The genus Methanimicrococcus was described based on the strain PA (ATCC BAA-276; DSM 13328), isolated from the hindgut of a cockroach, Periplaneta americana. The species was initially named Methanomicrococcus blatticola; however, the name was later corrected to Methanimicrococcus blatticola, making it the only genus of methanogens that has -i as a connecting vowel rather than -o in the name.

The cells are irregular cocci with a diameter of 0.7 – 1 μm, occurring singly or in clusters. M. blatticola can only use methylated compounds, such as methanol or methylamines, in combination with H_{2} to produce methane, which is in sharp contrast to other methanogens from the Methanosarcinales order. Later studies showed a lack of activity for enzymes involved in the Wood-Ljungdahl pathway that reduce CO_{2} to the methyl group. Genome analysis demonstrated that the highly reduced genome of M. blatticola lacks the upper part of the Wood-Ljungdahl pathway, restricting this methanogen to methylated compounds and H_{2}.
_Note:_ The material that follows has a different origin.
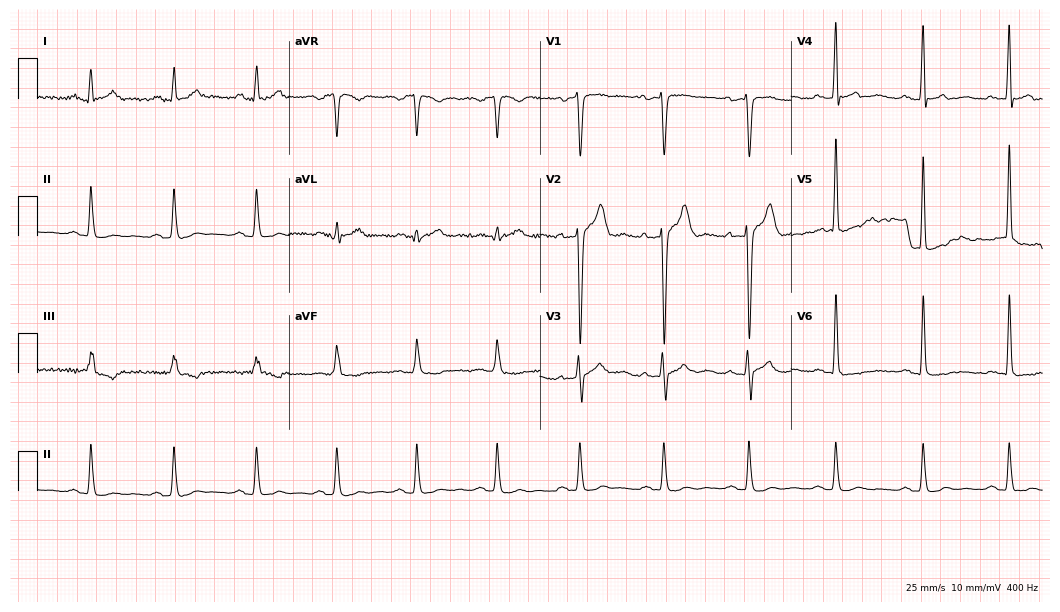
Electrocardiogram, a male, 48 years old. Of the six screened findings (first-degree AV block, right bundle branch block, left bundle branch block, sinus bradycardia, atrial fibrillation, sinus tachycardia), none is recorded. Only these six findings were labelled.

Methanimicrococcus could be very abundant among cockroaches, representing up to 97% of the archaeal community in some species. It is also present in some species of termites and scarab beetle larvae. One of the reasons for such success is the very low H_{2} and methanol threshold attributed to H_{2}-dependent methyl-reducing methanogenesis. Additionally, it is suggested that Methanimicrococcus can withstand O_{2} fluxes in the microoxic environment of the arthropod gut wall, a feature that is rarely observed among methanogens. However, the molecular mechanism of such resistance is still not deciphered.

Recently, more species from the Methanimicrococcus genus were described. Three were described based on cultures and were also isolated from cockroaches - M. hacksteinii, M. hongohii, and M. stummii. Two other species were described solely based on genomes obtained from termite gut metagenomes - Candidatus M. labiotermitis and Ca. M. odontotermitis.

==Phylogeny==
The currently accepted taxonomy is based on the List of Prokaryotic names with Standing in Nomenclature (LPSN) and National Center for Biotechnology Information (NCBI).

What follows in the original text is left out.